Is it hopeless or is there any point trying to get officially diagnosed with NPD? tl;dr at the end
tl;dr at the end.
After spending a lot of time looking into my past and reading about narcissism and covert narcissism online, I (28M) think that I'm probably a covert/vulnerable narcissist. It's been about 2 months since then and I'm still in my first "aware" collapse. I've had narcissistic injuries before, but I didn't know what it was at the time. After the first month, I told my best friend that I'm a covert/vulnerable narcissist. Now I find it extremely draining talking to family and close friends that I want to avoid them but I don't. I've also become very paranoid and overthink everything they say or can't even think of anything to say when I'm with them because I can barely put my mask on. I think I'm in hard denial because I keep trying to see whether there could be another possibility and that I'm not actually a covert narcissist.

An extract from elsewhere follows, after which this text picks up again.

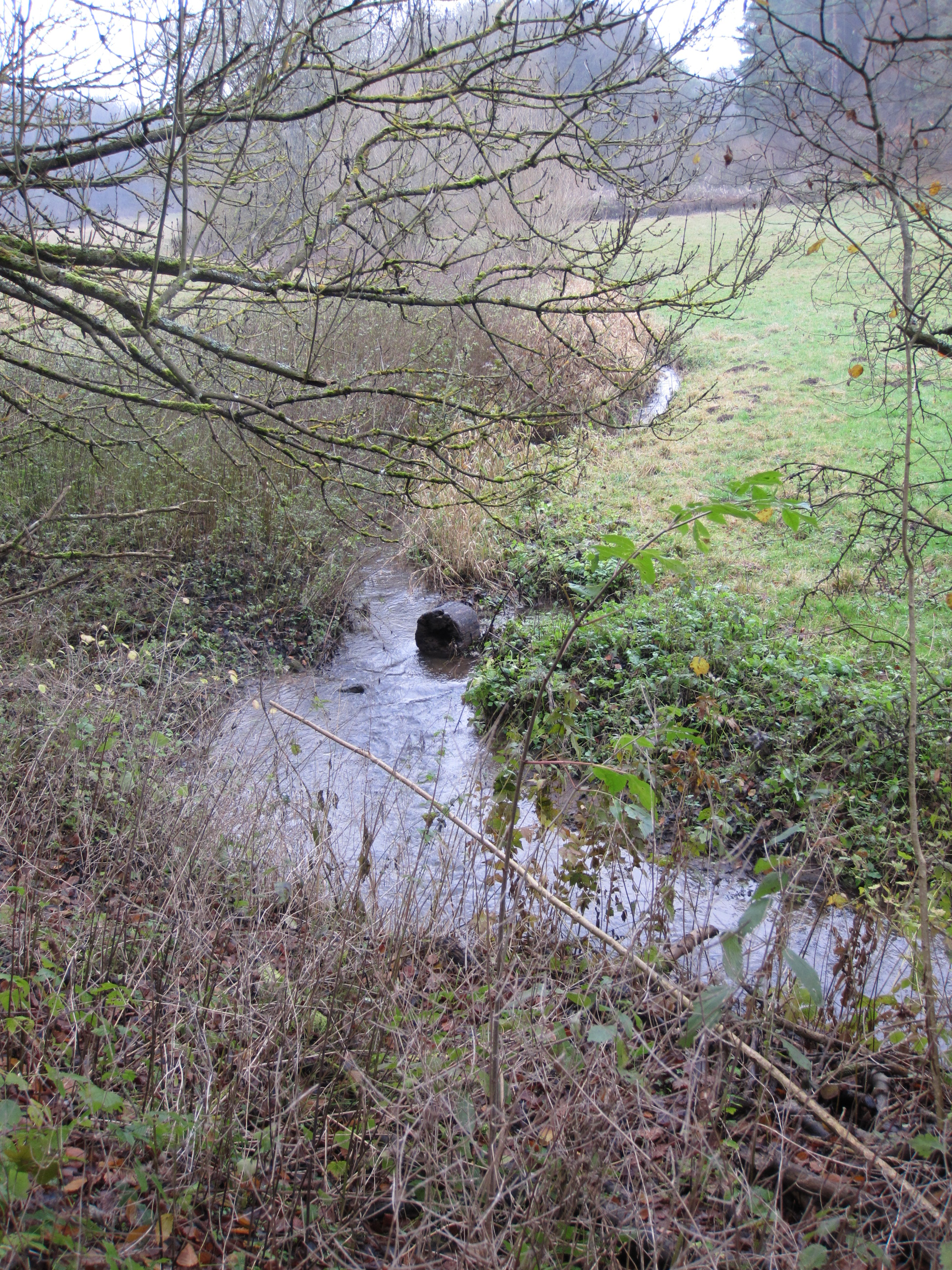 Lampertsbach vor Bachschwinde

I don't know anymore. I feel like trying to get a diagnosis is another way of avoiding accountability or just a way for me to get something I want without the intent to heal. Another thing I'm scared about is that whoever does the assessment won't be able to tell. I've been seeing a psychotherapist but she doesn't think I'm a covert narcissist and I don't know anymore.
I'm just very exhausted, scared, and confused.
tl;dr: Self diagnosed covert/vulnerable narcissist, don't know if getting a diagnosis is to actually help me try to heal or just a way to avoid taking accountability and keep masking. Is it actually hopeless?